Index: vendor/magento/framework/Mview/View/ChangeLogBatchWalker.php
IDEA additional info:
Subsystem: com.intellij.openapi.diff.impl.patch.CharsetEP
<+>UTF-8
===================================================================
diff --git a/vendor/magento/framework/Mview/View/ChangeLogBatchWalker.php b/vendor/magento/framework/Mview/View/ChangeLogBatchWalker.php
--- a/vendor/magento/framework/Mview/View/ChangeLogBatchWalker.php
+++ b/vendor/magento/framework/Mview/View/ChangeLogBatchWalker.php  (date 1701886718709)
@@ -40,8 +40,8 @@
         if (!$connection->isTableExists($changelogTableName)) {
             throw new ChangelogTableNotExistsException(new Phrase("Table %1 does not exist", [$changelogTableName]));
         }
-
-        $select = $connection->select()->distinct(true)
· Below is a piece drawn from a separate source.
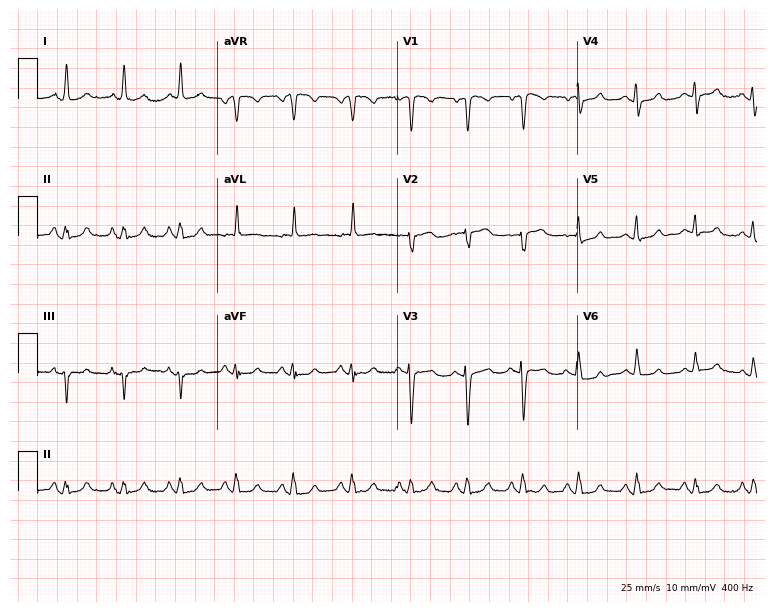
Resting 12-lead electrocardiogram. Patient: a female, 68 years old. The tracing shows sinus tachycardia (a sinus rate of 100 beats per minute or more).

+        //TASKID: adaptation of https://github.com/magento/magento2/issues/30012#issuecomment-1829364973 approach
+        $select = $connection->select()
             ->where(
                 'version_id > ?',
                 $fromVersionId
@@ -50,10 +50,16 @@
                 'version_id <= ?',
                 $toVersion
             )
+            //TASKID: adaptation of https://github.com/magento/magento2/issues/30012#issuecomment-1829364973 approach
+            ->having('max_version_id > ?', $fromVersionId)
+            ->having('max_version_id <= ?', $toVersion)
             ->group([$changelog->getColumnName()])
+            //TASKID: adaptation of https://github.com/magento/magento2/issues/30012#issuecomment-1829364973 approach
+            ->order('max_version_id ASC')
             ->limit($batchSize);
+        //TASKID: adaptation of https://github.com/magento/magento2/issues/30012#issuecomment-1829364973 approach
+        $select->from($changelogTableName, [$changelog->getColumnName(), 'max_version_id' => new \Zend_Db_Expr('MAX(version_id)')]);

-        $select->from($changelogTableName, [$changelog->getColumnName()]);
-        return $connection->fetchCol($select);
+        return $connection->fetchAll($select);
     }
 }

To me works like a rocket. We have about 5K products but update them frequently so changelogs are huge more that 200K, so now instead of walking CL by 1000 any partial reindex can process the whole catalog just in 5 iteration. Additionally after every iteration the Mview version is saved to DB.